» DATA SHOWN
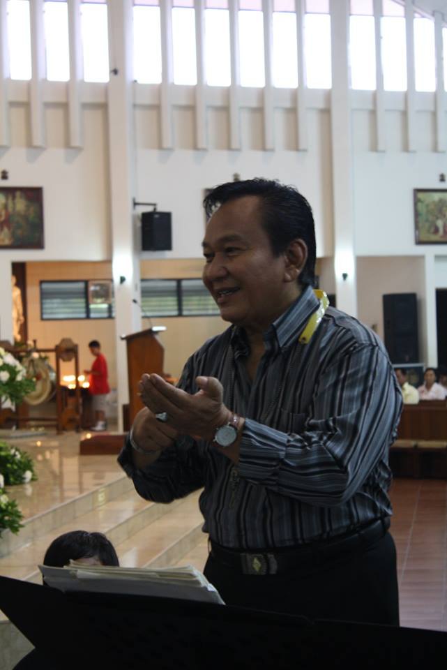 Sedang memimpin Wacana Bhakti Symphony Orchestra
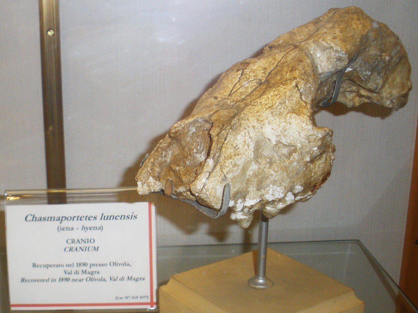 Fossil of Chasmaporthetes, an extinct mammal - Took the picture at Museo di Paleontologia di Firenze
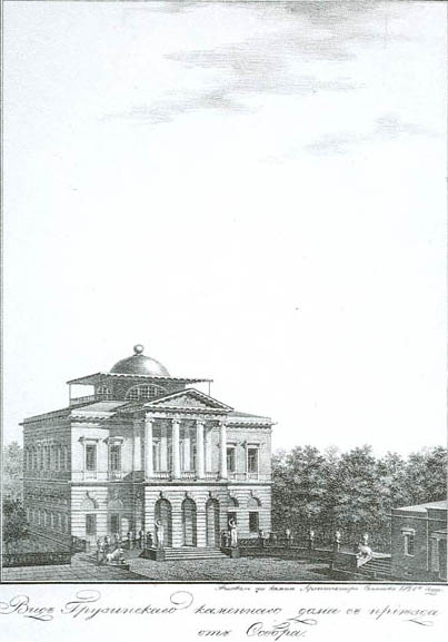 Вид каменного дома с приезда от собора в селе Грузине
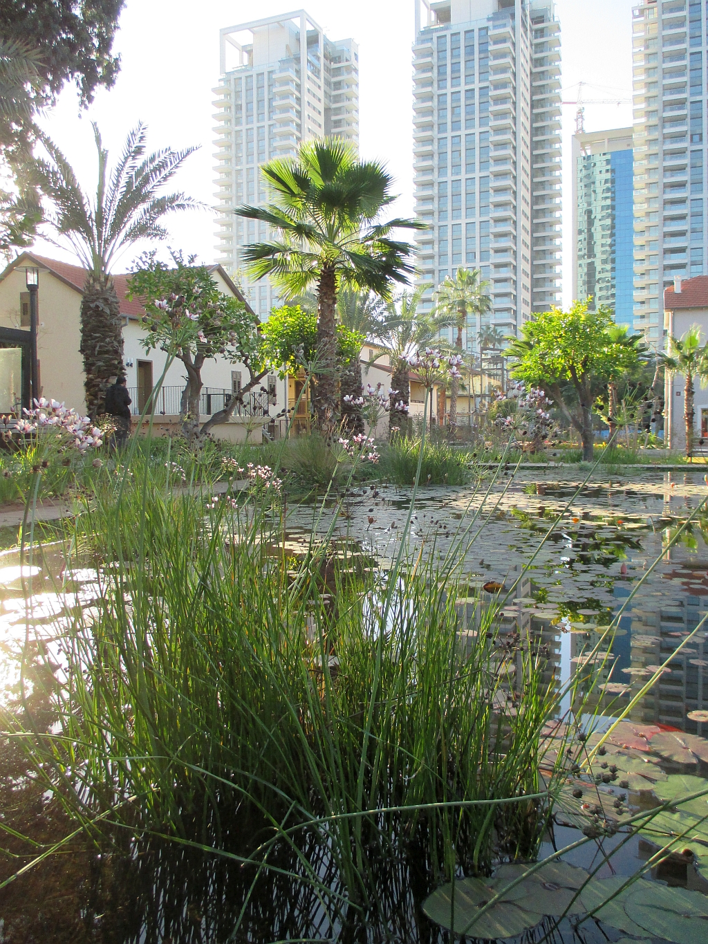 שׂרונה היא המושבה הרביעית שהקימו הגרמנים הטמפלרים בארץ ישראל במחצית השנייה של המאה ה-19. המושבה הוקמה ארבעה קילומטרים צפונית ליפו, ואחרוני בתיה שוכנים כיום בתל אביב בין שדרות שאול המלך מצפון, דרך בגין במזרח, רחוב הארבעה מדרום, ומגרשי החנייה של אחוזות החוף ממערב. מקצתם נמצאים היום בתוך בסיס הקריה.
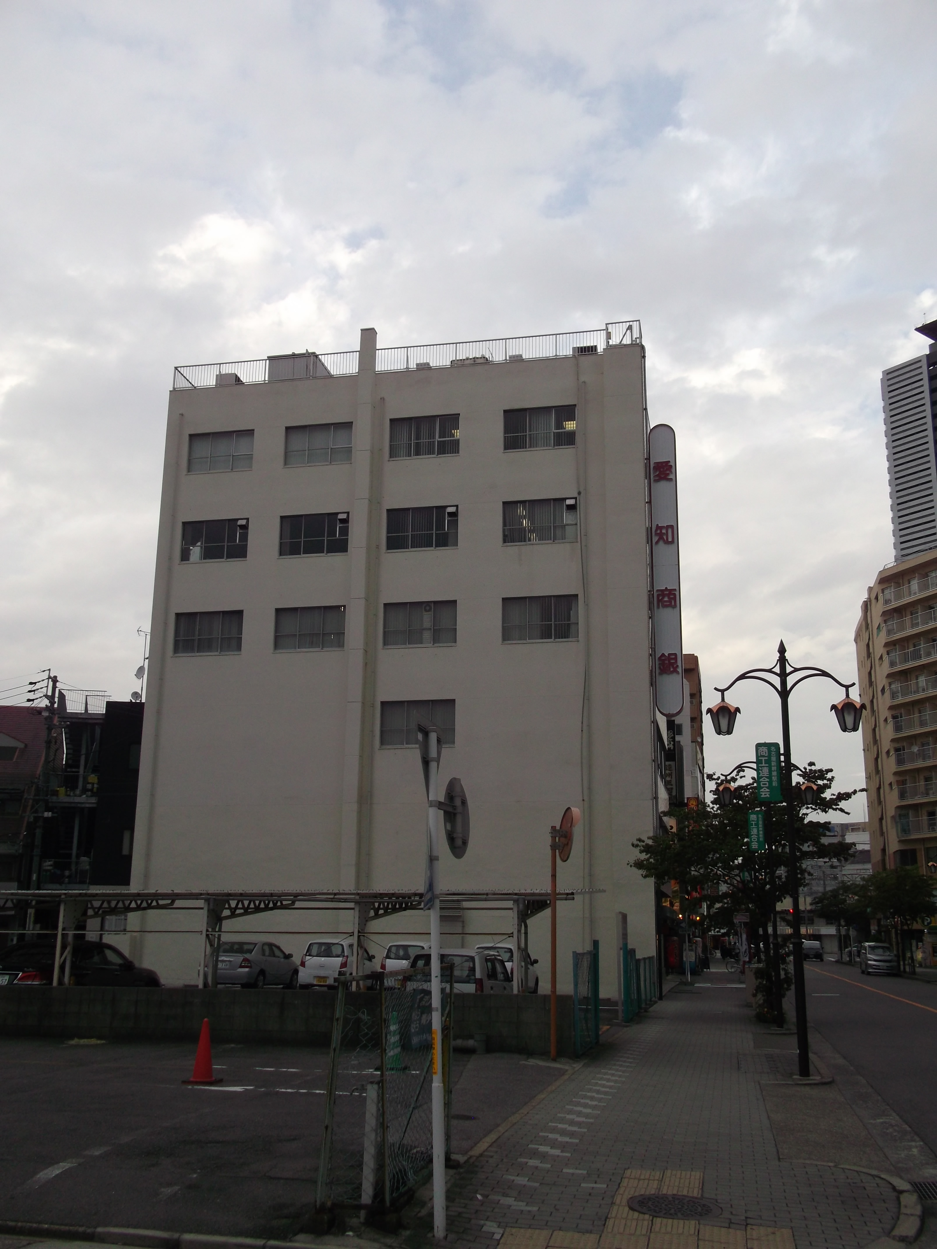 名古屋市中村区則武の信用組合愛知商銀本部・本店を南側より撮影
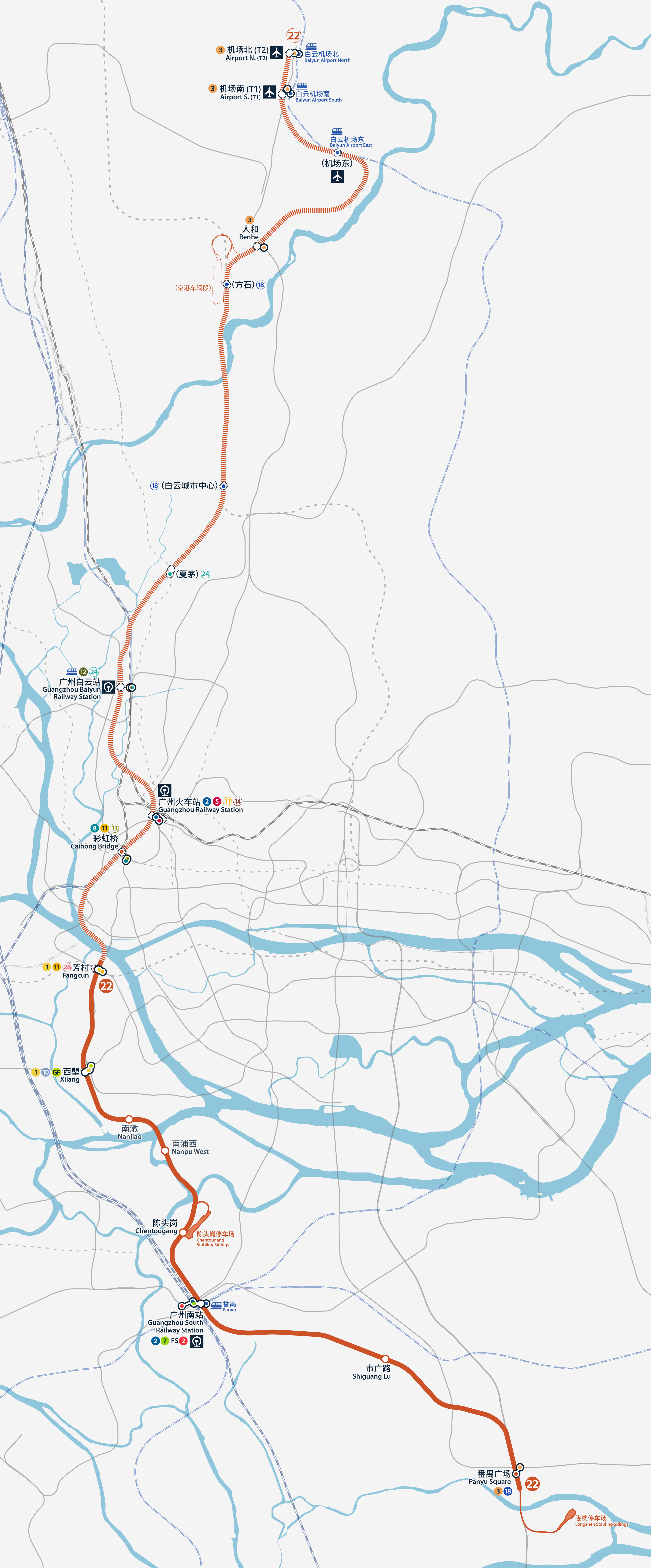 廣州地鐵22號線路線圖，按真實走向比例繪畫

» PROBLEM STATEMENT
Would you output the full listing exactly as it stands, minus the images?

» RESPONSE TO THIS TASK
 Sedang memimpin Wacana Bhakti Symphony Orchestra
 Fossil of Chasmaporthetes, an extinct mammal - Took the picture at Museo di Paleontologia di Firenze
 Вид каменного дома с приезда от собора в селе Грузине
 שׂרונה היא המושבה הרביעית שהקימו הגרמנים הטמפלרים בארץ ישראל במחצית השנייה של המאה ה-19. המושבה הוקמה ארבעה קילומטרים צפונית ליפו, ואחרוני בתיה שוכנים כיום בתל אביב בין שדרות שאול המלך מצפון, דרך בגין במזרח, רחוב הארבעה מדרום, ומגרשי החנייה של אחוזות החוף ממערב. מקצתם נמצאים היום בתוך בסיס הקריה.
 名古屋市中村区則武の信用組合愛知商銀本部・本店を南側より撮影
 廣州地鐵22號線路線圖，按真實走向比例繪畫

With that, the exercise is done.